Pickfair

Aerial view of Pickfair, 1920.
The front of the mock-Tudor designed six bedroom house. Contained a screening room, glassed-in sun porch, bowling alley, and billiard room.

Pickfair was an 18-acre estate[1] in the city of Beverly Hills, California designed by architect Wallace Neff for silent film actors Douglas Fairbanks and Mary Pickford. Coined "Pickfair" by the press, it was one of the most celebrated homes in the world. Life Magazine described Pickfair as "a gathering place only slightly less important than the White House... and much more fun."[2]

History

Located at 1143 Summit Drive, in San Ysidro Canyon in Beverly Hills, the property was a hunting lodge[3] when purchased by Fairbanks in 1919 for his bride, Mary Pickford. The newlyweds extensively renovated the lodge, transforming it into a four-story, 25-room[2] mansion complete with stables, servants quarters, tennis courts, a large guest wing, and garages. Remodeled by Wallace Neff in a mock Tudor style,[4] it took five years to complete. Ceiling frescos, parquet flooring, wood paneled halls of fine mahogany and bleached pine, gold leaf and mirrored decorative niches, all added to the authentic charm of Pickfair. The property was said to have been the first private home in the Los Angeles area to include an in-ground swimming pool, in which Pickford and Fairbanks were famously photographed paddling a canoe.[5]
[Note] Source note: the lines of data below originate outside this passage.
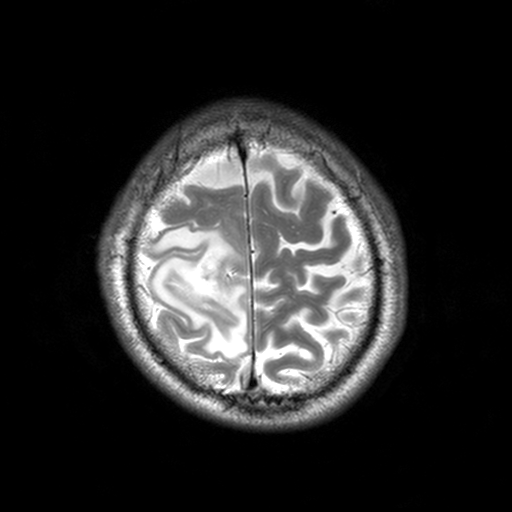
<case>
  <modality>
    <type>brain MRI</type>
    <field_strength>3T</field_strength>
  </modality>
  <series>T2-weighted turbo spin echo, 3 mm</series>
  <study_topic>ring-enhancing brain masses</study_topic>
</case>
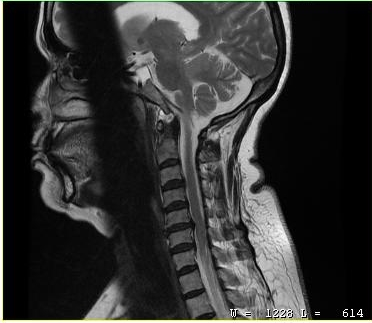
{"modality": {"type": "cervical spine MRI"}, "study_topic": "cervical spondylosis"}
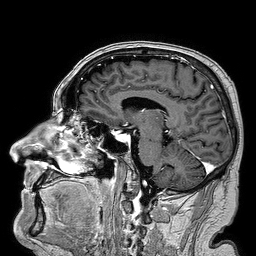
<scan>
  <modality>
    <type>brain MRI</type>
    <field_strength>3T</field_strength>
  </modality>
  <series>3D T1-weighted turbo field echo</series>
  <study_topic>ring-enhancing brain masses</study_topic>
</scan>
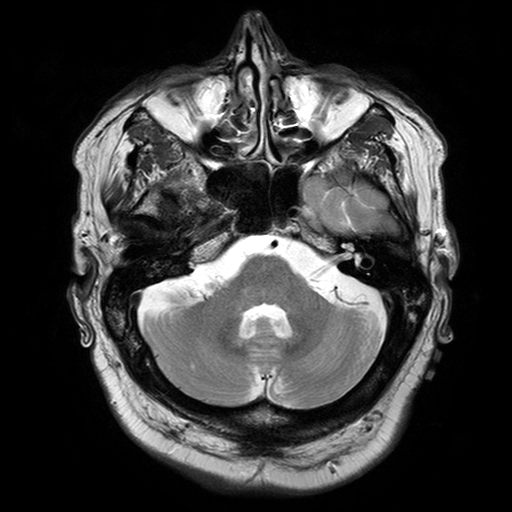
modality: 3 Tesla brain MRI
series: T2-weighted turbo spin echo with SENSE
study: ring-enhancing brain masses
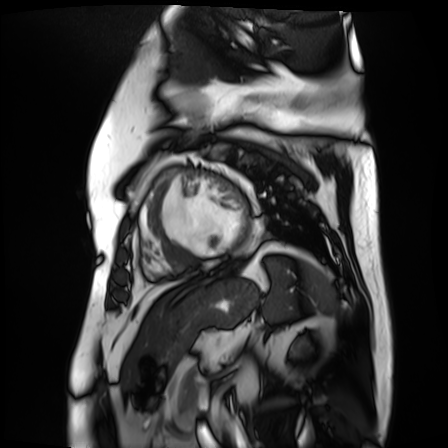
Cardiac MR image of the myocardium.
Subject cohort: cardiac patient.
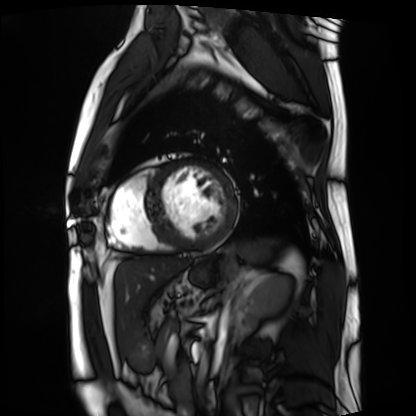
Cardiac MRI.
Subject group: patient.
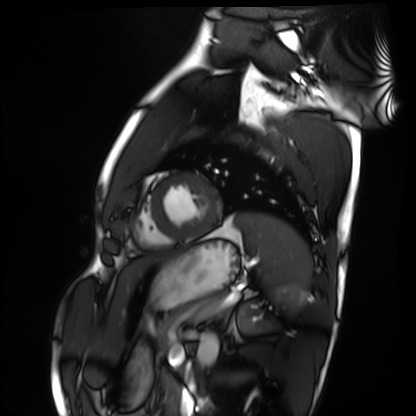
{
  "modality": "cardiac MRI",
  "cohort": "healthy volunteer"
}

Pickfair featured a collection of Early 18th century English and French period furniture, decorative arts and antiques. Notable pieces in the collection included furniture from the Barberini Palace and the Baroness Burdett-Coutts estate in London. The highlight of any visit to Pickfair was a large collection of Chinese objets d'art collected by Fairbanks and Pickford on their many visits to the Orient. The Pickfair art collection was wide and varied and included paintings by Philip Mercier, Guillaume Seignac, George Romney, and Paul DeLongpre. The mansion also featured an Old West style saloon complete with an ornate burnished mahogany bar obtained from a saloon in Auburn, California as well as paintings by Frederic Remington. In the 1970 Volume 2, Number 10 issue of Mankind Magazine it states there were twelve Remingtons from 1907 purchased from the Cosmopolitan Publishing Company that "were Mary Pickford's gift to her husband, Charles 'Buddy' Rogers". The interior of Pickfair was decorated and updated throughout the years by Marilyn Johnson Tucker, Elsie De Wolfe, Marjorie Requa, Tony Duquette, and Kathryn Crawford.

During the 1920s the house became a focal point for Hollywood's social activities, and the couple became famous for entertaining there. An invitation to Pickfair was a sign of social acceptance into the closed Hollywood community. Dinners at Pickfair were legendary; guests included Charlie Chaplin (who also lived next door), the Duke and Duchess of Windsor, Greta Garbo, George Bernard Shaw, Albert Einstein, Elinor Glyn, Helen Keller, H.G. Wells, Lord Louis Mountbatten, Fritz Kreisler, Tony Duquette, Amelia Earhart, F. Scott Fitzgerald, Joan Crawford, Noël Coward, President Franklin D. Roosevelt and Eleanor Roosevelt, Pearl S. Buck, Charles Lindbergh, Max Reinhardt, Arthur Conan Doyle, Thomas Edison, Lillian Gish, Gloria Swanson, the Duke and Duchess of Alba, the King and Queen of Siam, Austen Chamberlain, Vladimir Nemirovich-Danchenko,[6] the spiritual teacher Meher Baba, and Sir Harry Lauder. Lauder's nephew, Matt Lauder Jr., a professional golfer whose family had a property at Eagle Rock, Los Angeles, California, taught Fairbanks to play golf.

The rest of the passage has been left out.